Work order ▸ Repeat exactly the lines below that lie between the line with "Thermes de Trajan" and the line with "Polana Cieluszki w Beskidzie Sądeckim", counting both of those lines as part of the answer.

Dataset excerpts ▸
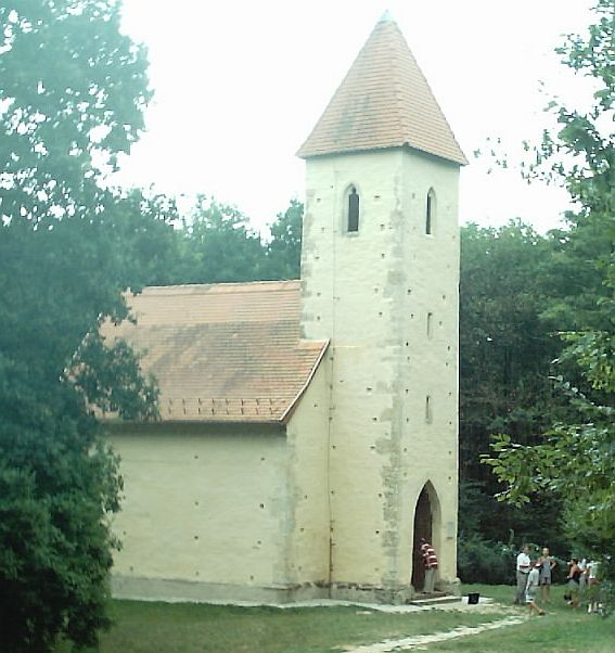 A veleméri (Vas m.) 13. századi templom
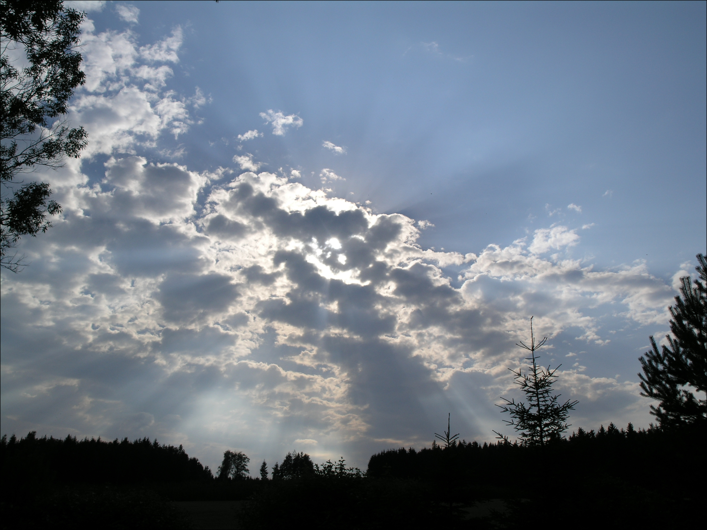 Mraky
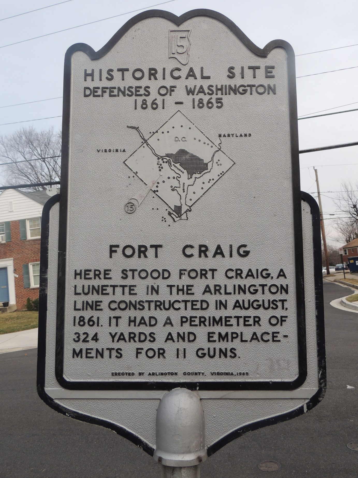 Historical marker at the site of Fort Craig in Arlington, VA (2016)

==

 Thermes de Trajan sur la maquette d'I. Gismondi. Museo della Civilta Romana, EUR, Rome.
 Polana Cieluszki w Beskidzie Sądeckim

Reply ▸
 Thermes de Trajan sur la maquette d'I. Gismondi. Museo della Civilta Romana, EUR, Rome.
 Polana Cieluszki w Beskidzie Sądeckim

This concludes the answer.